In absence of formal analysis, all we have is a probabilistic approach
for getting close to the real worst-case latency figures: the only way
we can get there is to hammer the target system hard, diversely and long
enough while measuring.

>> Once the two modules, and two test executables are built, just push the
>> modules (they can live together in the kernel, no conflict), then run
>> either of the executables for measuring 1) the execution time on the
>> write() side, and 2) the response time on the read side.
>>
> 
> Anyways, I have build your test application and modules (using my
> Makefile) and verified it
> on my x86_64 skylake machine.
> 
> Here are the results that I obtained:
> 
> # ./posix_test ; ./cobalt_test
> DEVICE: /dev/bar, all microseconds
> 
> [ 0' 0"] RD_MIN | RD_MAX |  R_AVG  | WR_MIN | WR_MAX |  WR_AVG
> --------------------------------------------------------------
>               0 |     16 |   0.518 |      0 |      7 |  0.338
>               0 |     16 |   0.501 |      0 |     16 |  0.337
>               0 |     16 |   0.501 |      0 |     16 |  0.337
>               0 |     16 |   0.501 |      0 |     16 |  0.337
>               0 |     16 |   0.501 |      0 |     16 |  0.337
>               0 |     16 |   0.501 |      0 |     16 |  0.337
>               0 |     16 |   0.501 |      0 |     16 |  0.337
>               0 |     16 |   0.501 |      0 |     16 |  0.337
>               0 |     16 |   0.501 |      0 |     16 |  0.337
> ^C
> DEVICE: /dev/rtdm/foo, all microseconds
> 
> [ 0' 0"] RD_MIN | RD_MAX |  R_AVG  | WR_MIN | WR_MAX |  WR_AVG
> --------------------------------------------------------------
>               0 |      1 |   0.573 |      0 |      1 |  0.241
>               0 |     17 |   0.570 |      0 |     17 |  0.240
>               0 |     17 |   0.570 |      0 |     17 |  0.240
>               0 |     17 |   0.570 |      0 |     17 |  0.240
>               0 |     17 |   0.570 |      0 |     17 |  0.240
>               0 |     17 |   0.570 |      0 |     17 |  0.240
>               0 |     17 |   0.570 |      0 |     17 |  0.240
>               0 |     17 |   0.570 |      0 |     17 |  0.240
> ^C
> 
> Here, I did not run any dd or hackbench loops.
> This is just a plan run on x86 PC.

Which is wrong and totally defeats the purpose of your test, see above.
Really, you do want to run significant stress load in parallel to any of
your test, which must last long enough to be meaningful.

> 
> Here also it looks like read_max is higher for rtdm case.
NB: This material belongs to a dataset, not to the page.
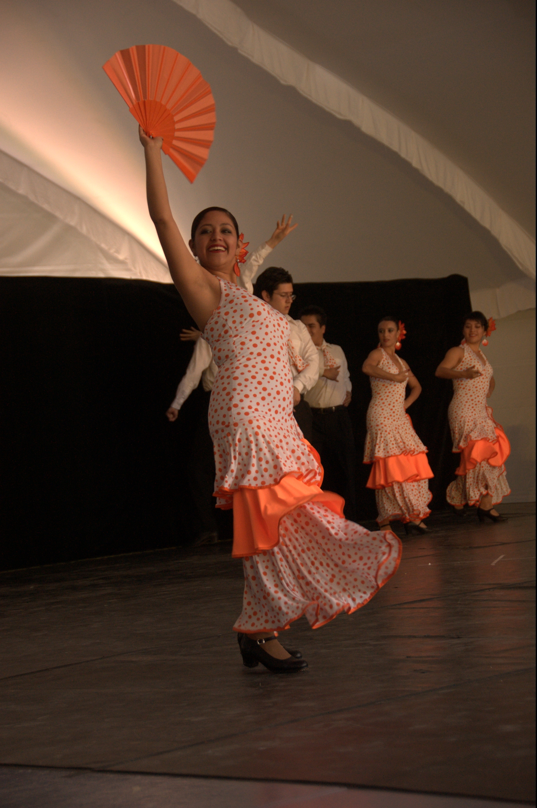 Baile flamenco durante el evento Semana de la Cultura en ITESM Campus Ciudad de México
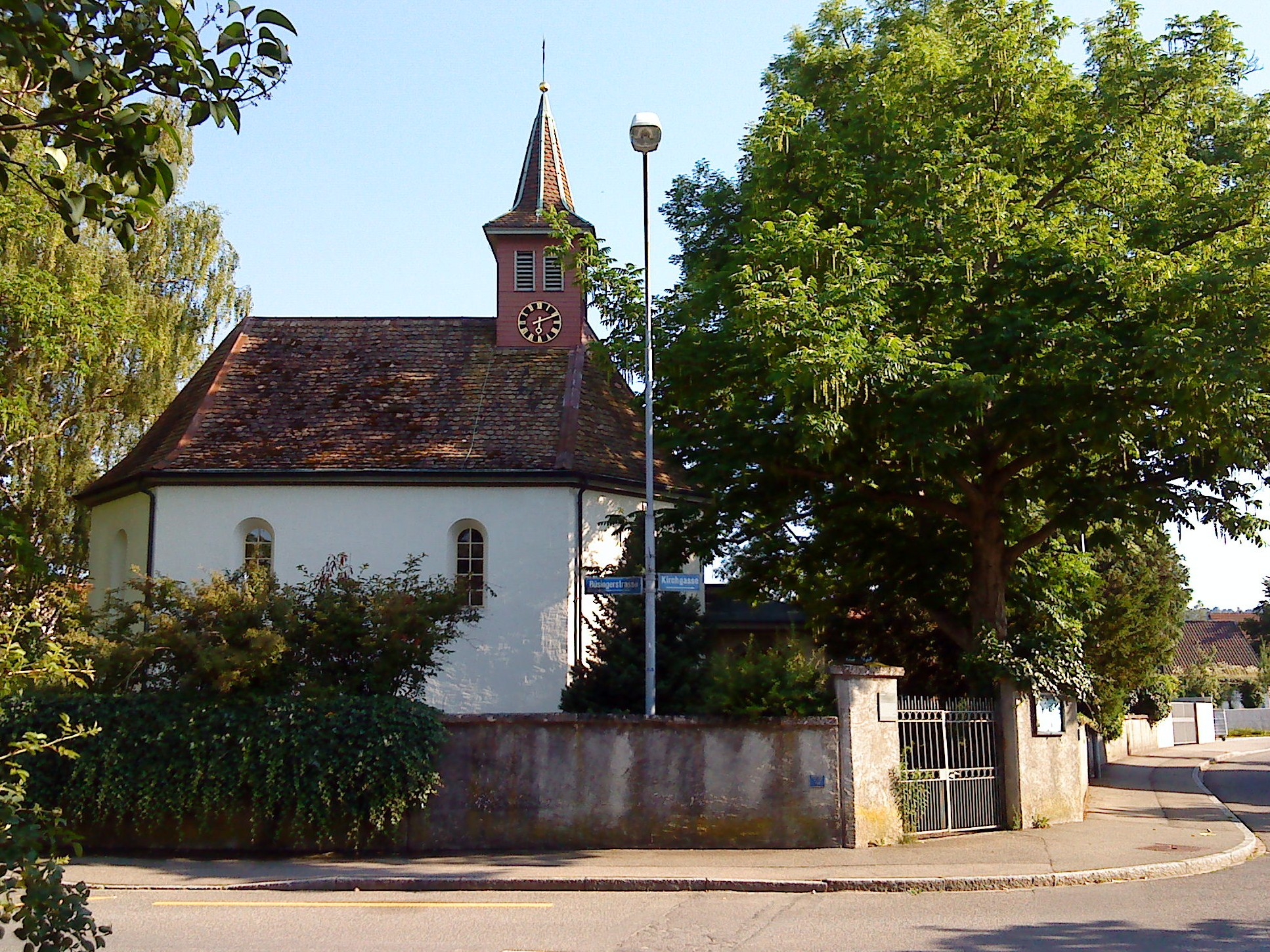 Reformierte Kirche in Buchthalen, einem Quartier von Schaffhausen.

The information you have from RD_MAX after only a few seconds is
meaningless, the average might be slightly more useful. It says that on
average, it takes 69 nanoseconds more to run the RTDM  write() syscall
compared to a native one, while no other activity is eagerly trying to
grab the CPU, or causing cacheline eviction. Which may definitely be the
case, since Xenomai may be running more code in the syscall path in some
situations.

Taking the argument to the extremes, this basically tells you that you
might want to use a native kernel for running empty write() system calls
on an idle machine. For any other usage, you might want to consider
other factors that may well happen in real world systems.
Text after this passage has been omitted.